= Next Ukrainian local elections =

Ukrainian local elections were originally scheduled to be held in 2025, however, due to the ongoing Russo-Ukrainian War and the constitutional inability for Ukraine to hold elections during a period of martial law, elections were not held and no date for a future local election is yet set. The last local elections were held in 2020.

==Background==
The previous local elections were held according to schedule on 25 October 2020. According to Constitution of Ukraine the term of office of the heads of villages and towns and the council members of these villages and towns is five years. However, due to the ongoing Russo-Ukrainian War and the ongoing period of martial law (that was introduced in 2022 following the Russian invasion of the same year) no local elections were held in 2025. The Ukrainian Constitution bans the holding of elections during martial law and it states that the electoral process should start within a month from the cancellation of the state of martial law. Article 19 of the Ukrainian constitution bans presidential, parliamentary, and local elections. Article 19 of the previous version of the law adopted in 2000 included the same provision.

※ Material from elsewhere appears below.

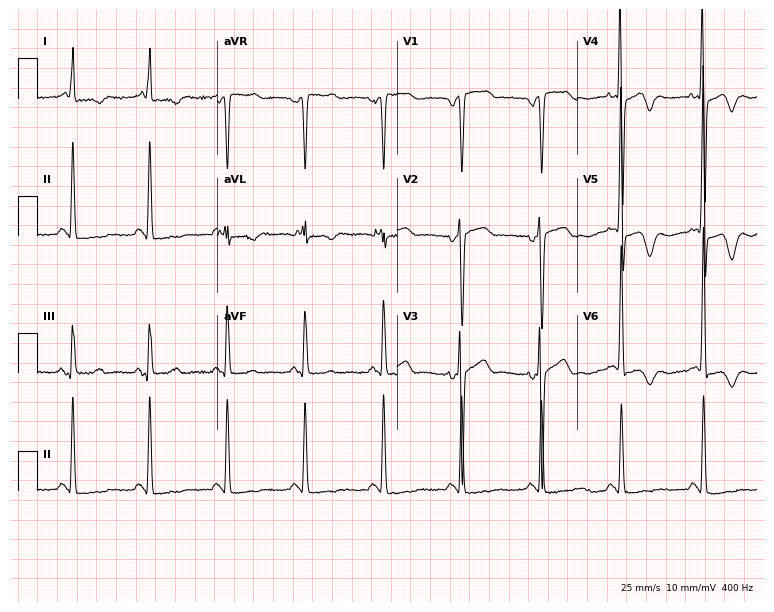
Resting 12-lead electrocardiogram. Patient: a 74-year-old female. None of these six findings is recorded: first-degree AV block, right bundle branch block (RBBB), left bundle branch block (LBBB), sinus bradycardia, atrial fibrillation (AF), sinus tachycardia.

On 26 February 2025, after a previous failed vote on a similar resolution, the Verkhovna Rada (Ukraine's national parliament) passed a resolution reaffirming that elections should not be held during martial law, and also pledged to hold a presidential election upon the conclusion of the Russo-Ukrainian War.

By late December 2025 the issue of the date of local elections was not yet raised in the Verkhovna Rada, but they did form a special working group preparing a bill on holding presidential elections under martial law.